Memórias Emprestadas MMM

1969. Embarcou para onde não queria, nunca quis ir. Não tinha como fugir, não sabia se queria fugir. Tinha que estar pronto para lutar por uma pátria, uma pátria que era sua, mas que nessa altura o desiludia, sentia-se amedrontado e sem forças.
A Guerra Colonial já durava fazia 8 anos e em nada parecia estar mais calma.

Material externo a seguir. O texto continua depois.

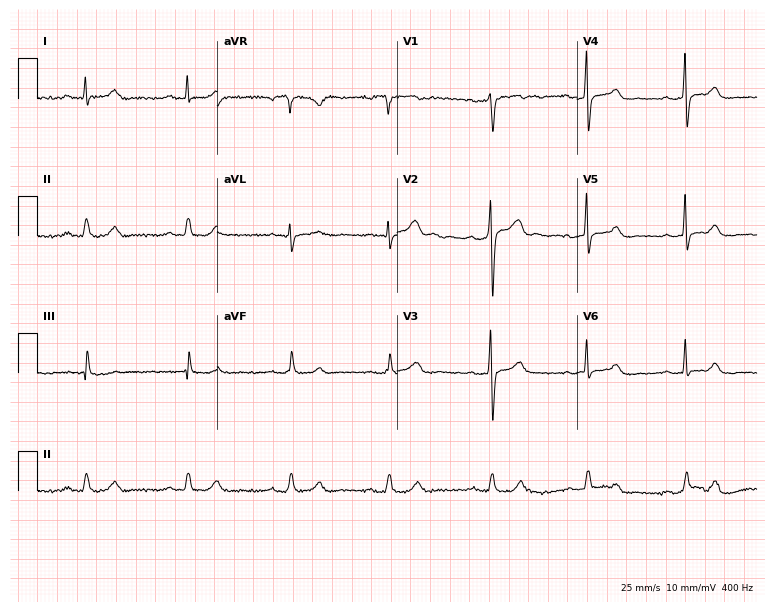
Standard 12-lead ECG recorded from a man, 45 years old. Read as a normal ECG.

Chegou a Lourenço Marques, Moçambique, desamparado procurou apoio nos camaradas, aqueles que nunca abandonou, aqueles que viu morrer e os outros que como ele sobreviveram. Lutou, fez o que lhe pediam, lavou toda a loiça que havia, fez todos os serviços de rádio exigidos, pernoitou no mato, utilizou a mesma farda e botas ensopadas dias seguidos, levou as vacinas que lhe deram, poucas e com a mesma seringa para todos, chorou e riu com camaradas e amigos...apaixonou-se. "Foi a paixão que o salvou" ouve-se dizer...e é verdade. A minha avó, a viver em África, boa aluna, humilde e independente, encontrou-o em solo africano e com ele ficou até hoje. Casaram-se na catedral de Lourenço Marques e voltaram. Voltaram para constituir família. Retornados. Voltaram para não regressar ao local onde se conheceram, onde sofreram, mas também onde amaram tanto.

1974. Liberdade. Vivida à flor da pele. Vivida na ânsia de mudança. Esperança. Amor. Casa nova, abrigo, abraço em família e olhar para o futuro. Os filhos mudam tanto, fazem tanto por quem já se ama. Nunca foram a África, nem filhos nem netos, quem sabe se algum dia a conhecerão...

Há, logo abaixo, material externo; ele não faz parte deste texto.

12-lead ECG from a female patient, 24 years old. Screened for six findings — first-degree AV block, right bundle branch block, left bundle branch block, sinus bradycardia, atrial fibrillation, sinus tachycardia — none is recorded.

2018. Não se esquece. "Nunca se esquece" diz o meu avô enquanto me acolhe naquele abraço que conforta, aquele que também nunca esquecerei.
Conta as suas histórias. Conta com o seu sorriso, o sorriso que não abandona o seu rosto meigo e amigo. Conta mais uma sempre que pode, tantas que já sei de cor, tantas que fazem parte dele e, agora sei, farão sempre parte de mim e da memória que para sempre terei dele. Pudesse eu escrever tudo o que me conta e teria um livro inimaginável.
Sei que um dia voltará. Afinal, voltamos sempre. Sei que um dia perdoará a terra que tanto mal lhe fez, que em parte lhe toldou a visão para o que ganhou por estar lá. Por estar lá naquele momento.
A sua história em África. A história deles. Nossa.